Overall effect〉 As mentioned above, according to the present invention, in the neck of hot rolling,
Hot-rolled steel sheets suitable for yield point design that have excellent separation resistance and toughness can be manufactured stably at low cost, making them suitable for lines/4'-eaves and other structures in low-temperature environments. It can be used in structural materials where force is applied to the plate in the direction of the plate (because separation tends to occur when the properties in the thickness direction are poor), and it exhibits excellent properties, making it suitable for industrial use. Moreover, useful effects are brought about.
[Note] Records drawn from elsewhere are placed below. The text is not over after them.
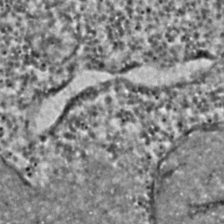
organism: C. elegans
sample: C. elegans embryo
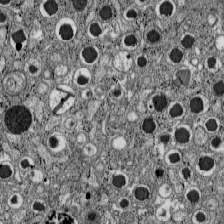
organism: C57BL Mouse
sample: Pancreatic islet
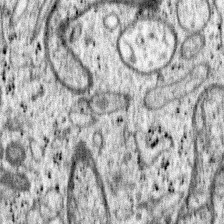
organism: Human
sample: HeLa cells
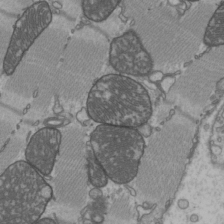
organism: C57BL Mouse
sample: Heart
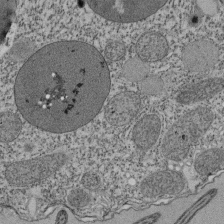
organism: Tetrahymena
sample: Cilia in tetrahymena
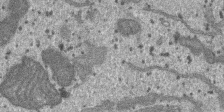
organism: Human
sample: Lung epithelial cells infected with SARS-CoV-2
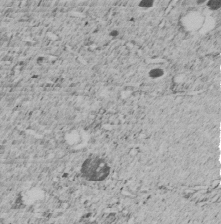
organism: C. elegans
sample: C. elegans embryo early stage
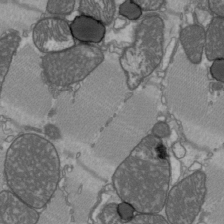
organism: C57BL Mouse
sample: Heart
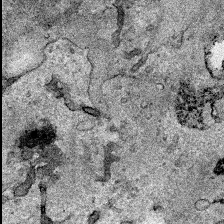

[Brief explanation of drawings]

Figure 1 is a graph showing the influence of the winding temperature on steel toughness and separation I11, and Figure 2 explains how to display the ``total length of separation-like cracks on the tensile υ fracture surface.'' FIG. In the drawings: 1...Tensile test piece, 2...Separation-like division. Applicant Sumitomo Metal Industries Co., Ltd. Agent Tomi 1) Kazuo TL or 1 Name Academic 1 Figure Port 2E/J ('C) Manufacturing method for strong and tough hot-rolled copper strips 3, relationship with the amended case Patent applicant representative Norifumi Kumagai 4, agent Address 8th floor, Soyasu Daini Building, 23-chome, Kanda Nishikicho, Chiyoda-ku, Tokyo Talk about 〒+ot (03) 233-1676/1677
Contents of the amendment 1) "No. 1" and "Table 2" on pages 16 and 17 of the specification are corrected as shown in the attached sheet. that's all

Claims (2)

[Claims] (1) C: 0.01 to 0.25% by weight. St: 0.7- or less. Mn: 0.5-1.8%. P: 0.015% or less. S: 0.010% or less. Sol, Al: 0.01-0.10% Balance: Fe and other unavoidable impurities, Cumulative rolling reduction rate at 1000°C or less: 50% or more. The finish is characterized by hot rolling at a temperature of 850 to 750°C, followed by immediate cooling at a cooling rate of 5°C/sec or more, and winding at a temperature range of less than 500°C to 200°C. , a method for producing a strong hot-rolled copper strip having a thickness of 4.5 or more and having excellent seration/elongation resistance. (2) In terms of polymerization ratio, C: 0.01 to 0.25%. St: 0.7% or less. Mn: 0.5-1.8%. P: 0.015% or less. S: 0.010% or less. Contains 5otJ,t: 0.01 to 0.10%, and further contains V: 0.15% or less. Tf: 0.03% or less. Cu: 0.5% or less. Ni: 0.5- or less. Cr: 0.5% or less. Mo: 0.30% or less. B: 0.0050% or less. Ca: Contains one or more of 0.010% or less, and the remainder: Fe and other unavoidable impurities. Cumulative reduction rate at 1000°C or less: 50 inches or more. After hot rolling at a finishing temperature of 2850 to 750°C, immediately quench at a cooling rate of 5°C/sec or more and winding at a temperature range of less than 500°C to 200°C, 4. A method for producing a strong hot-rolled copper strip having a thickness of .5 m or more and having excellent separation resistance.